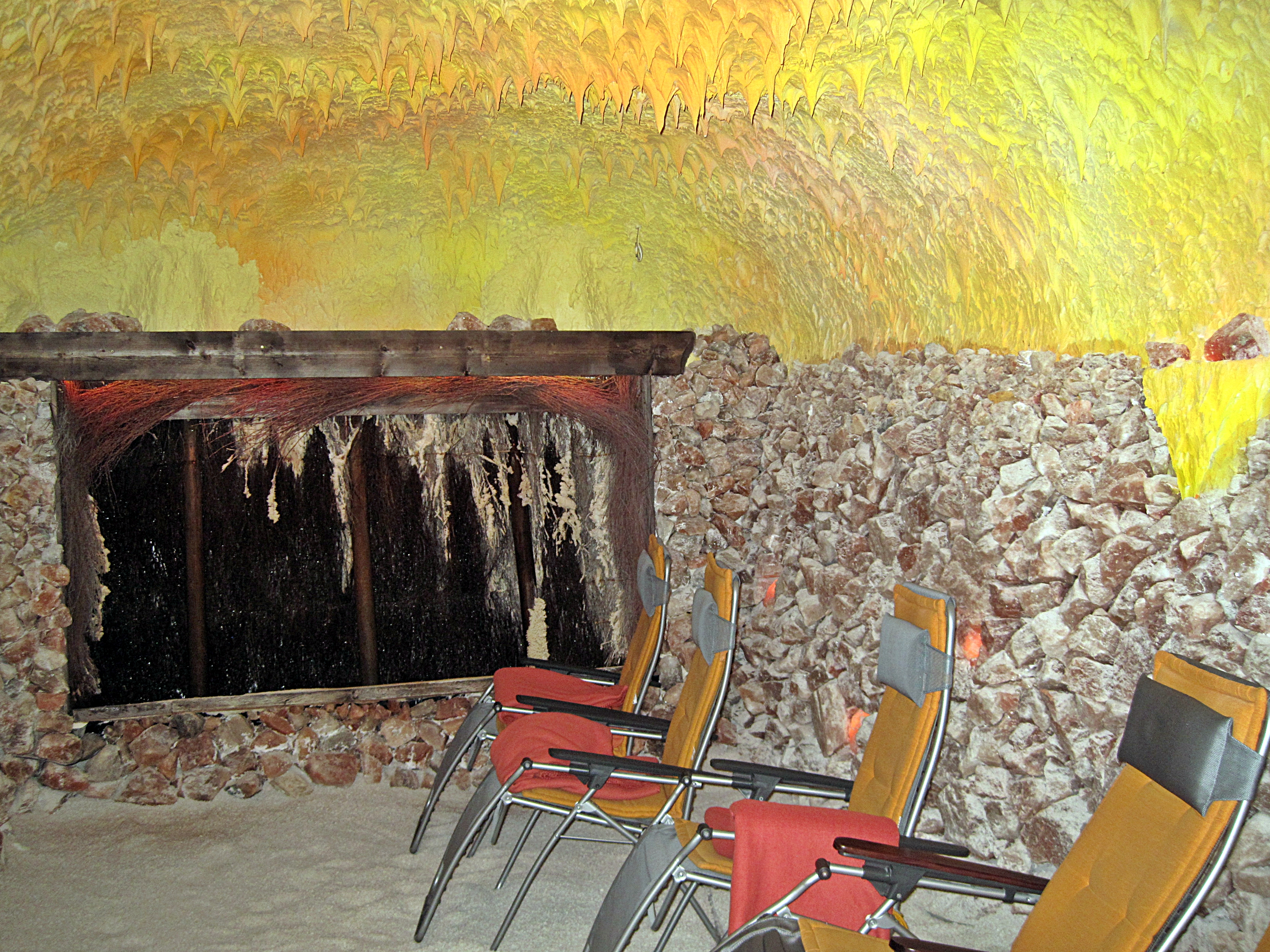 Bad Rothenfelde, Kurhaus, Salzgrotte
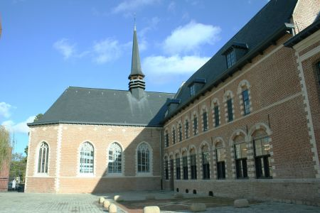 Hospice d'Havré fondé en 1260 à Tourcoing, bâtiments du XVIIe siècle.
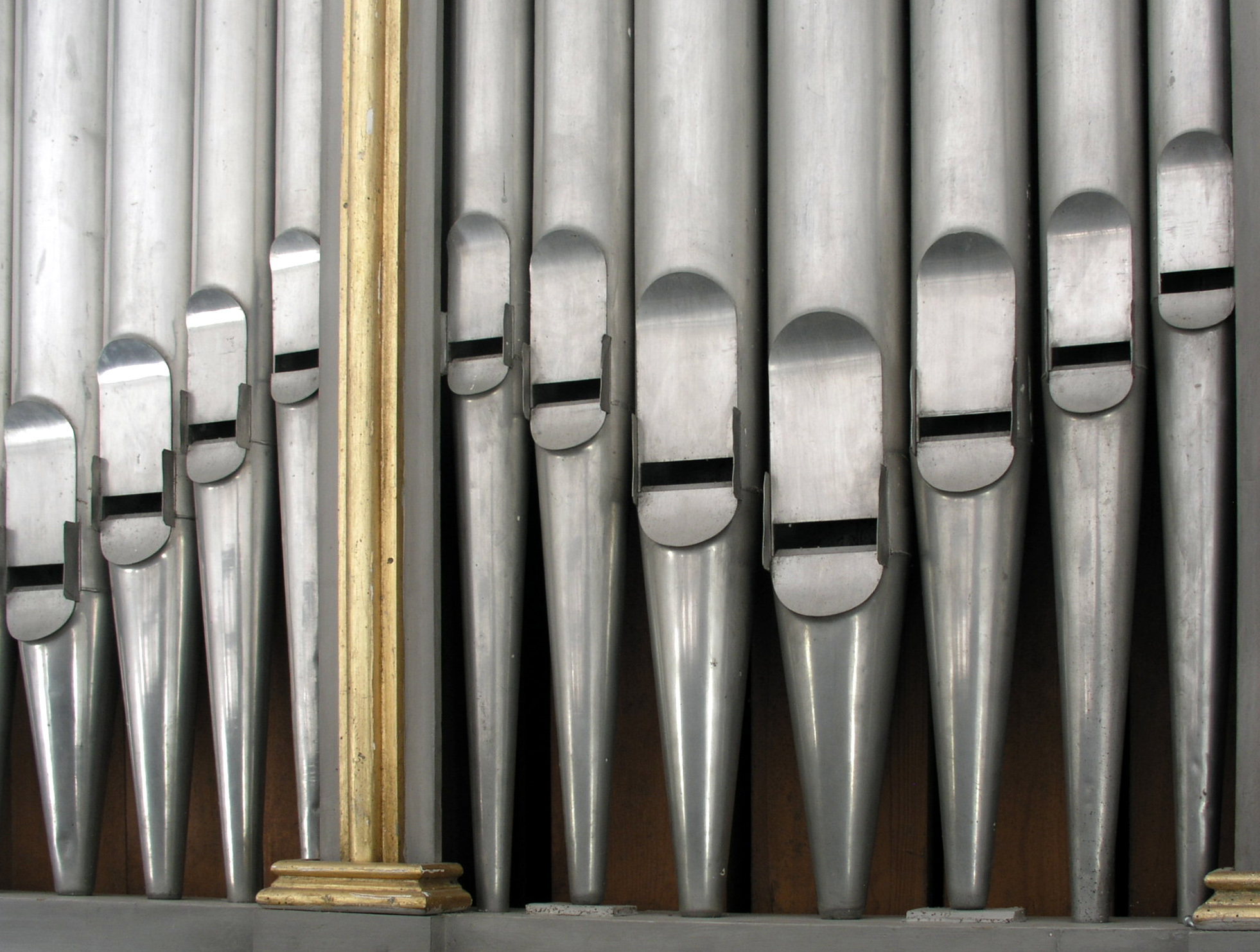 Förkärla kyrka, Ronneby kommun, Diocese of Lund
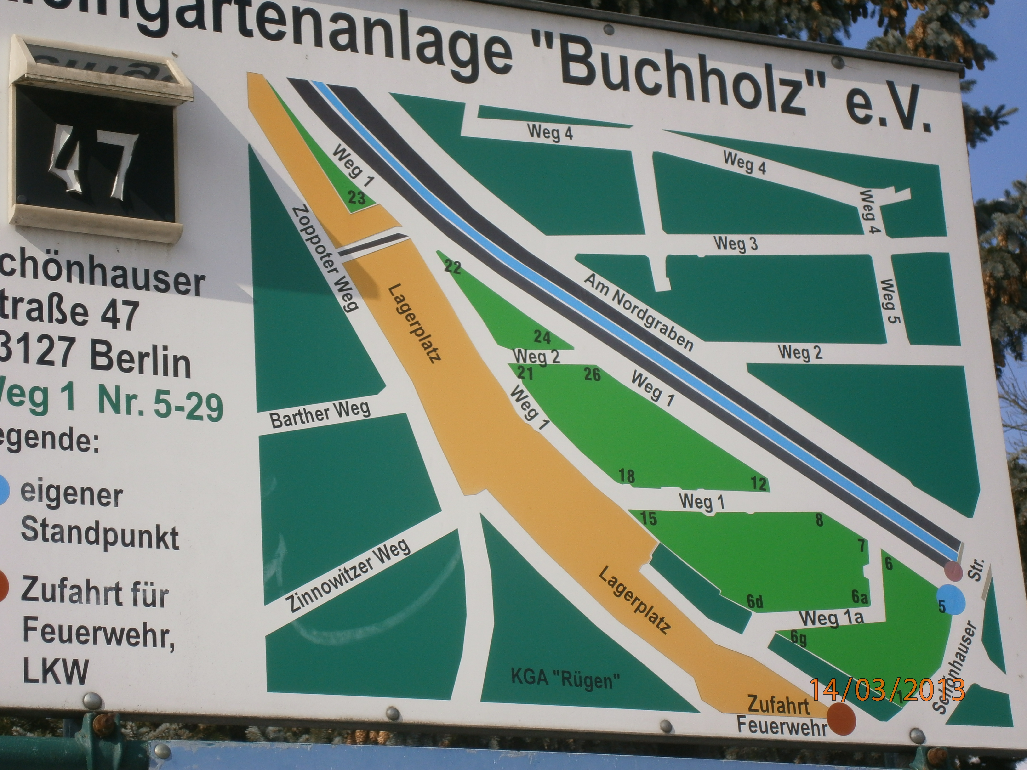 KGA Buchholz ist eine Gartenanlage mit Straßen im Ortsteil Berlin-Französisch Buchholz (hier in Blickrichtung: West)
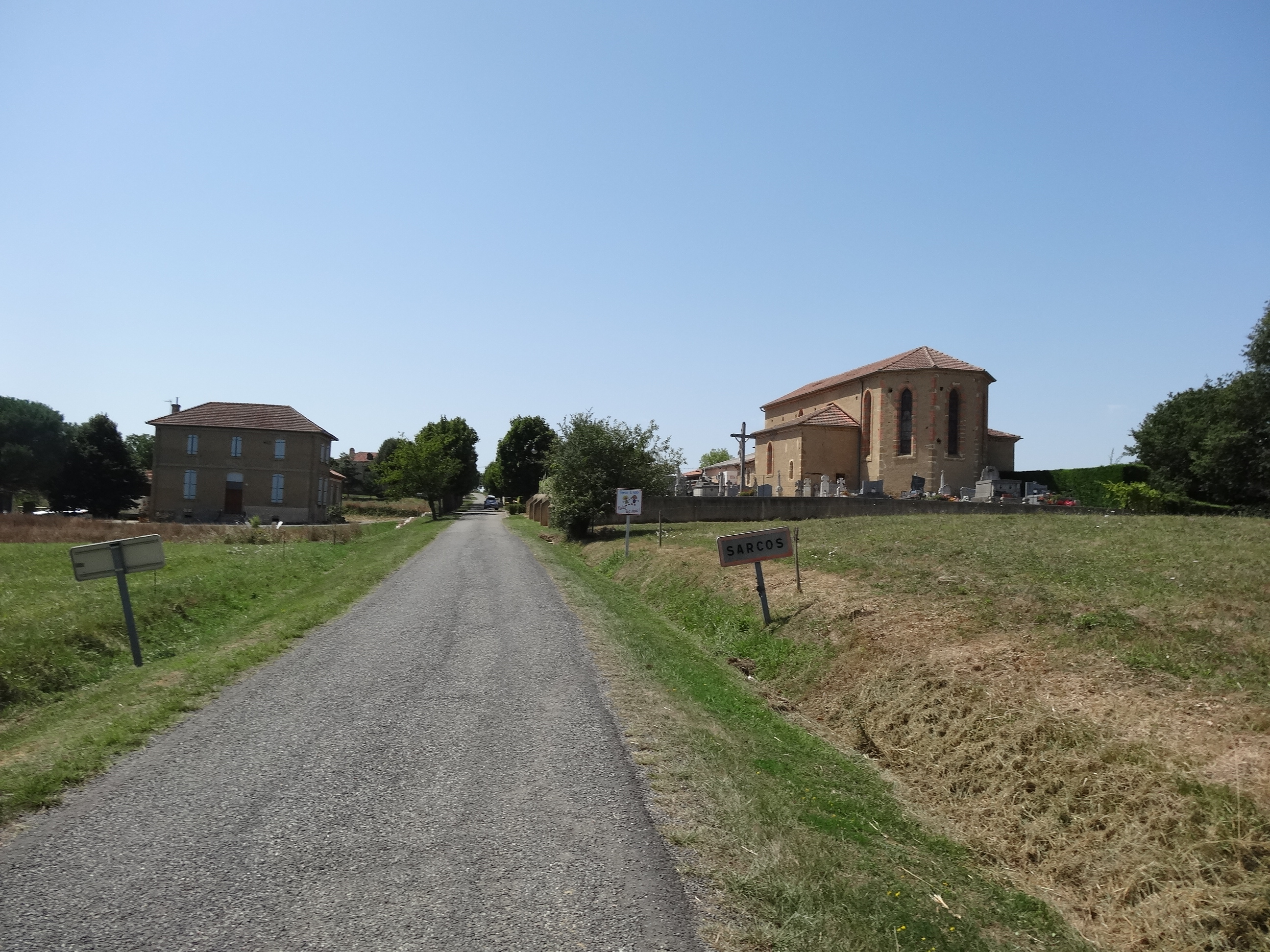 Sarcos en été
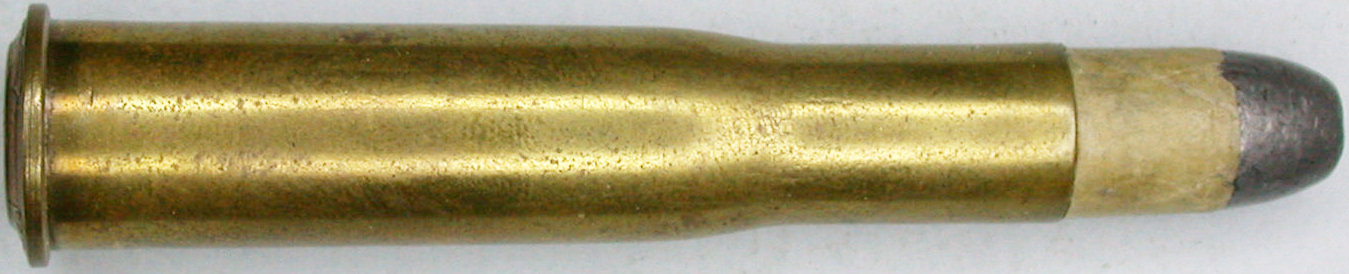 Naboj 9,5x60 R turški Mauser
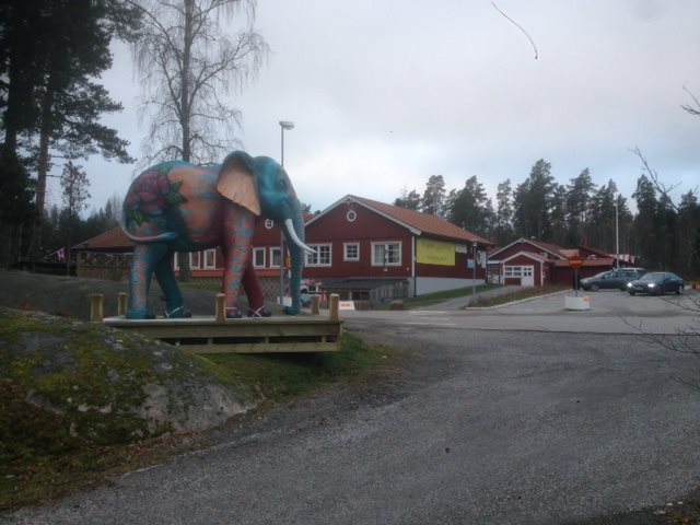 Graffitimålade elefanten Ljumbo vid Ljusterö Torg, ägd av Ljusterö konstförening, och tidigare av elefantskötaren Dan Koehl
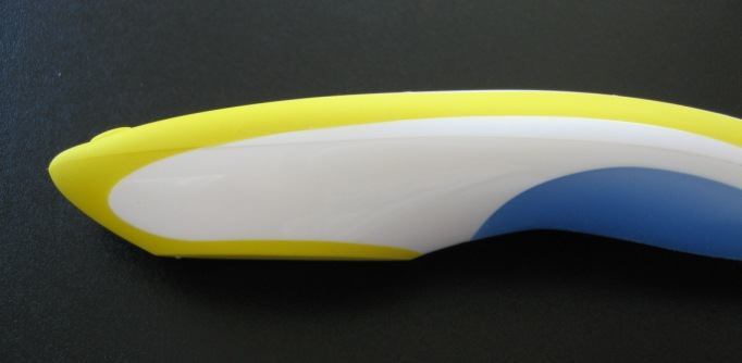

========================================================================

**Task**
Your copy should hold exactly the lines from the line bearing "Förkärla kyrka, Ronneby" through the end of the data, both included, and no pictures or anything further.

**Task answer**
 Förkärla kyrka, Ronneby kommun, Diocese of Lund
 KGA Buchholz ist eine Gartenanlage mit Straßen im Ortsteil Berlin-Französisch Buchholz (hier in Blickrichtung: West)
 Sarcos en été
 Naboj 9,5x60 R turški Mauser
 Graffitimålade elefanten Ljumbo vid Ljusterö Torg, ägd av Ljusterö konstförening, och tidigare av elefantskötaren Dan Koehl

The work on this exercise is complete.